Now nobody who knows me would ever say anything like "Wow, Dave has such a great memory!" I'm as absent-minded as the next man, frequently forgetting this and that in my daily routines. But filling in this blank sheet was a different story. Each word in a crossword puzzle of course holds the 'clues' to many of the others (because of the criss-cross nature of the puzzle) so it was no more than a couple of minutes work to fill in the blank grid and pass it back for checking. It was of course done correctly. (It would have been much more difficult to fill it in with different words!)

They were suitably impressed, although their pleasure at their father's achievement must have been mitigated by losing the bet. (Again, I don't remember the particular detail, but I am sure that I found a way to make sure that they didn't 'lose' all their allowance that week ...)

Their interest in crosswords was piqued a bit by this episode, and from then on, we spent time working together on some of the simpler puzzles that appeared in my local paper. They didn't have the experience to fill these in by themselves, but when I found clues to which I thought they probably knew the target word, I would toss out hints and questions to guide them to it.
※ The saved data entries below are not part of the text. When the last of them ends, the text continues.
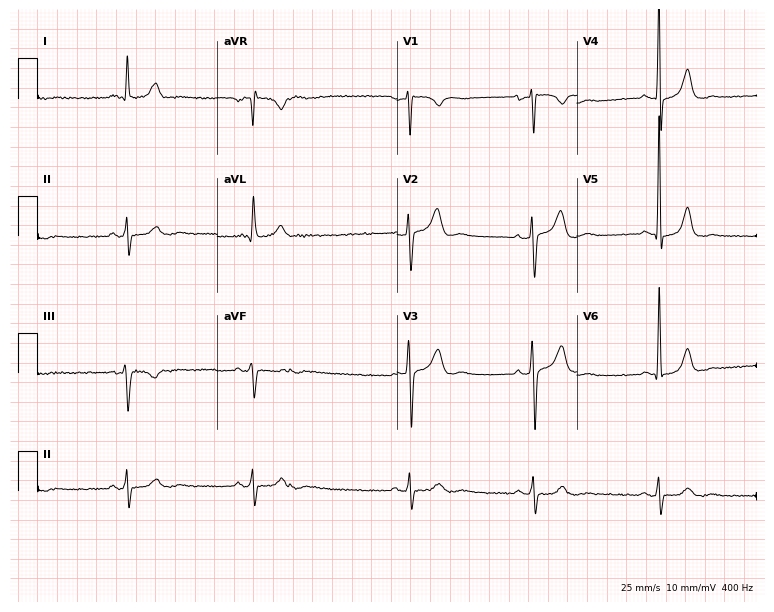
ECG (7.3-second recording at 400 Hz) — a man, 49 years old. Screened for six findings — first-degree AV block, right bundle branch block, left bundle branch block, sinus bradycardia, atrial fibrillation, sinus tachycardia — none is recorded. Findings outside these six are not listed.
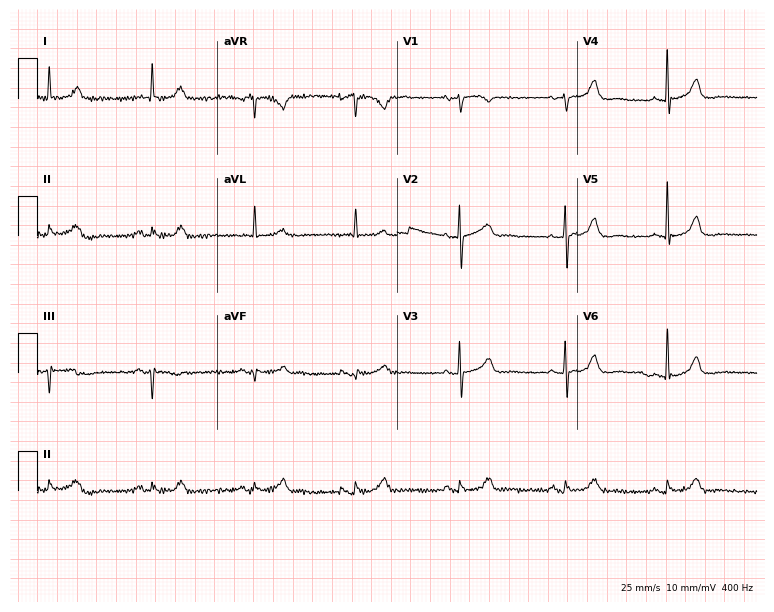
Resting 12-lead electrocardiogram (7.3-second recording at 400 Hz). Patient: a 72-year-old woman. None of these six findings is recorded: first-degree AV block, right bundle branch block (RBBB), left bundle branch block (LBBB), sinus bradycardia, atrial fibrillation (AF), sinus tachycardia. Findings outside these six are not listed.
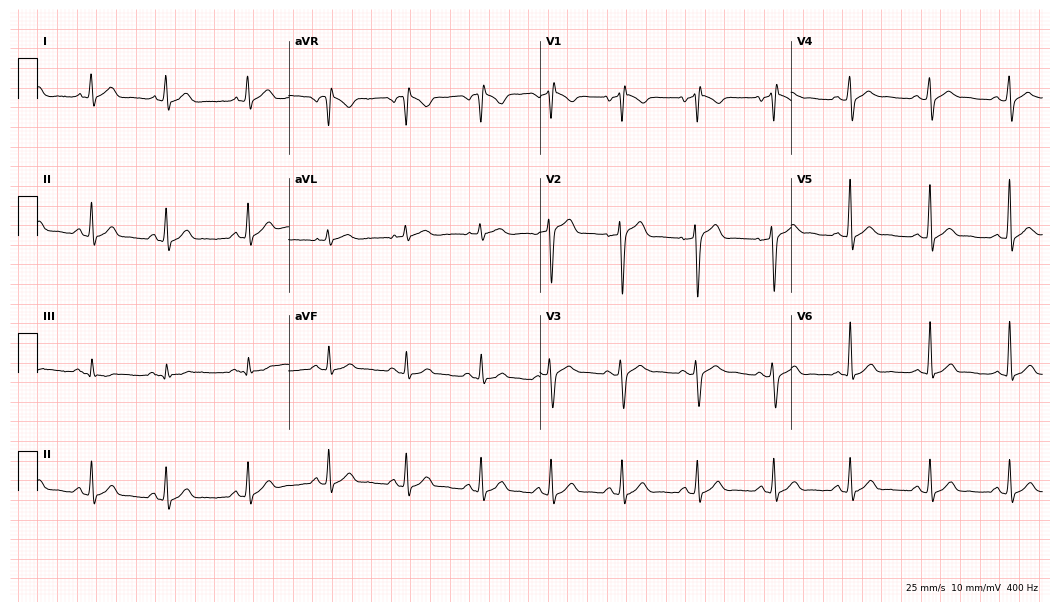
12-lead ECG from a man, 27 years old. Screened for six findings — first-degree AV block, right bundle branch block (RBBB), left bundle branch block (LBBB), sinus bradycardia, atrial fibrillation (AF), sinus tachycardia — none is recorded.
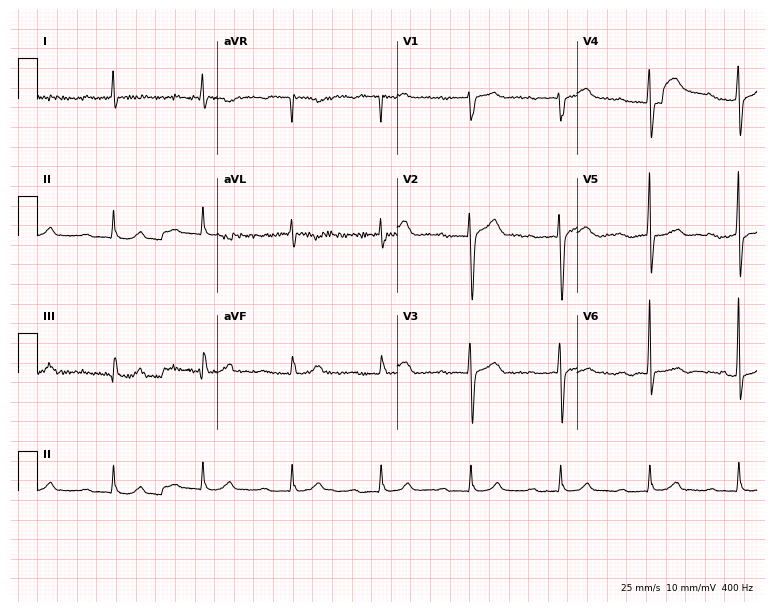
12-lead ECG (7.3-second recording at 400 Hz) from a male patient, 65 years old. Findings include first-degree AV block.
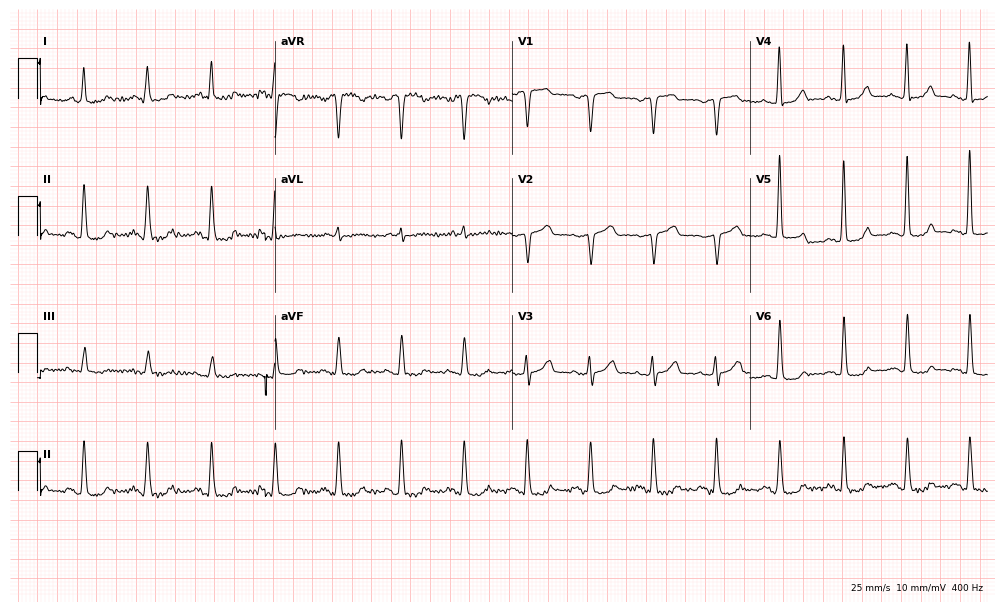
Resting 12-lead electrocardiogram. Patient: a 52-year-old woman. None of these six findings is recorded: first-degree AV block, right bundle branch block, left bundle branch block, sinus bradycardia, atrial fibrillation, sinus tachycardia.
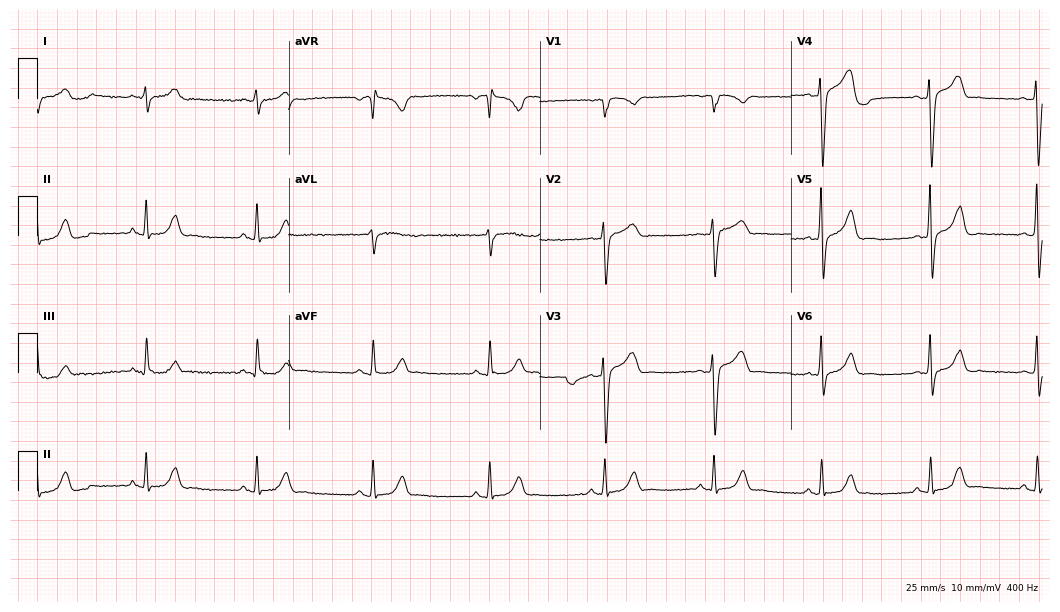
Electrocardiogram (10.2-second recording at 400 Hz), a 42-year-old male patient. Overall reading on record: normal ECG.
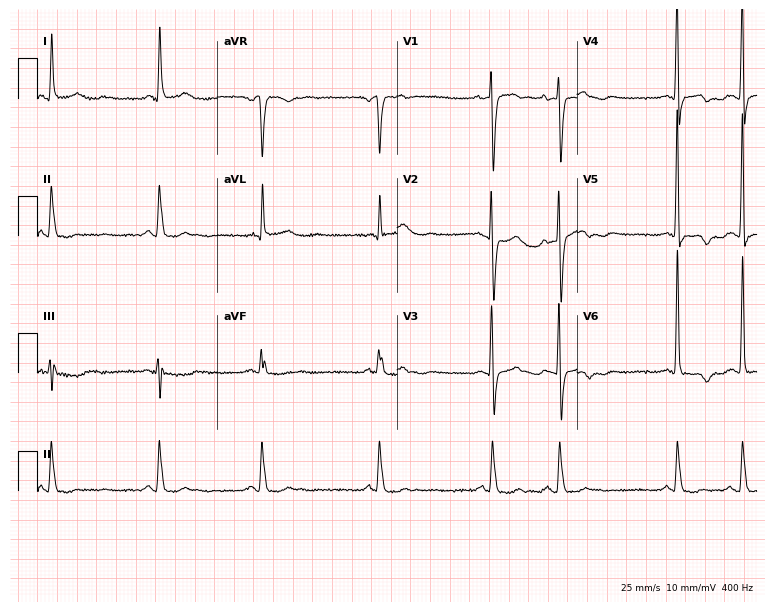
Standard 12-lead ECG recorded from a female patient, 69 years old. None of these six findings is recorded: first-degree AV block, right bundle branch block, left bundle branch block, sinus bradycardia, atrial fibrillation, sinus tachycardia. Other findings, if any, are not listed.
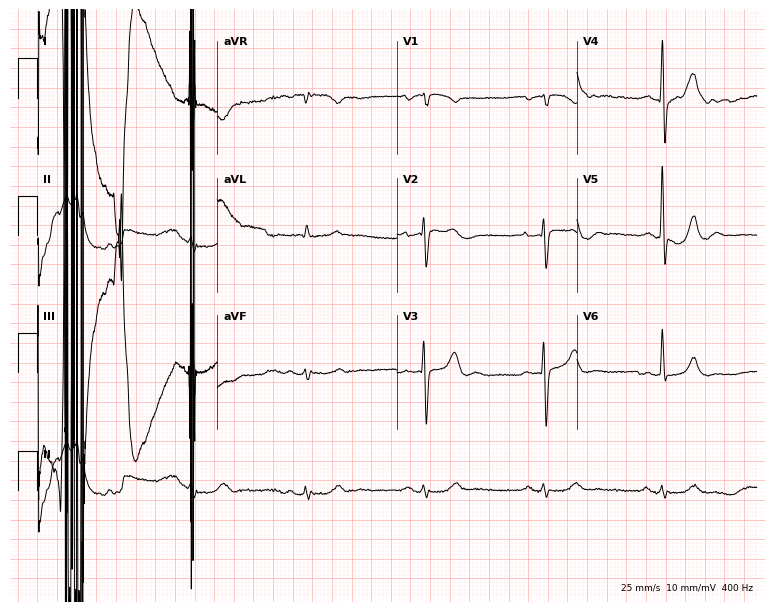
ECG (7.3-second recording at 400 Hz) — a male, 82 years old. Screened for six findings — first-degree AV block, right bundle branch block, left bundle branch block, sinus bradycardia, atrial fibrillation, sinus tachycardia — none is recorded. Other findings, if any, are not listed.
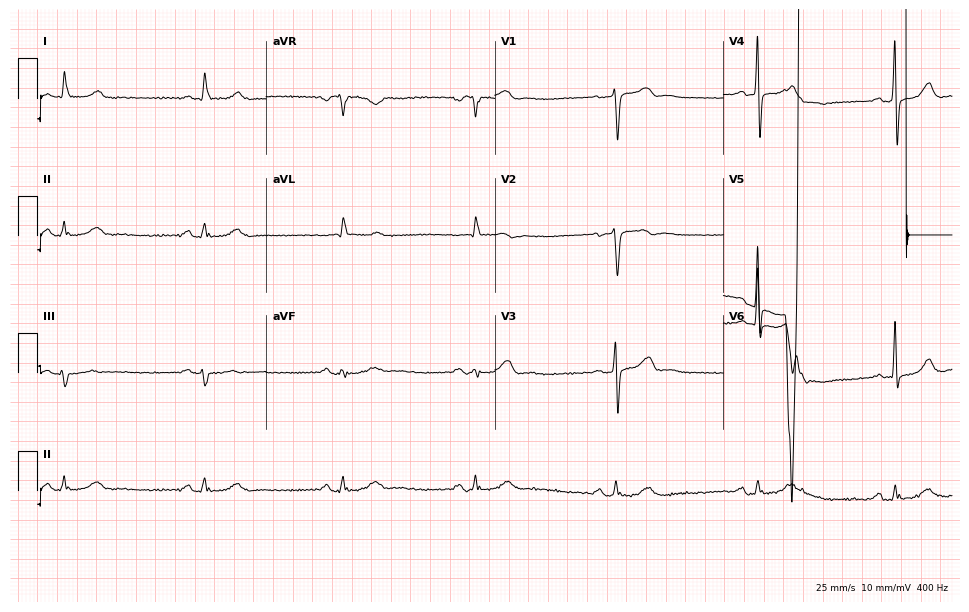
Standard 12-lead ECG recorded from a male patient, 67 years old. The tracing shows sinus bradycardia (a sinus rate of 50 beats per minute or less).

Unfortunately, this enjoyable - and extremely educational - activity came to an end when they left to live in Canada (at middle school age), and I don't think they have any interest in word puzzles at all these days.

Well, it can't be helped. I can at least take some consolation in the fact that although their verbal fluency may not be the match of mine, they have plenty of other skills to make up for that lack. They are both in the fashion business, and it's a very good thing that they didn't get any training from me in that field!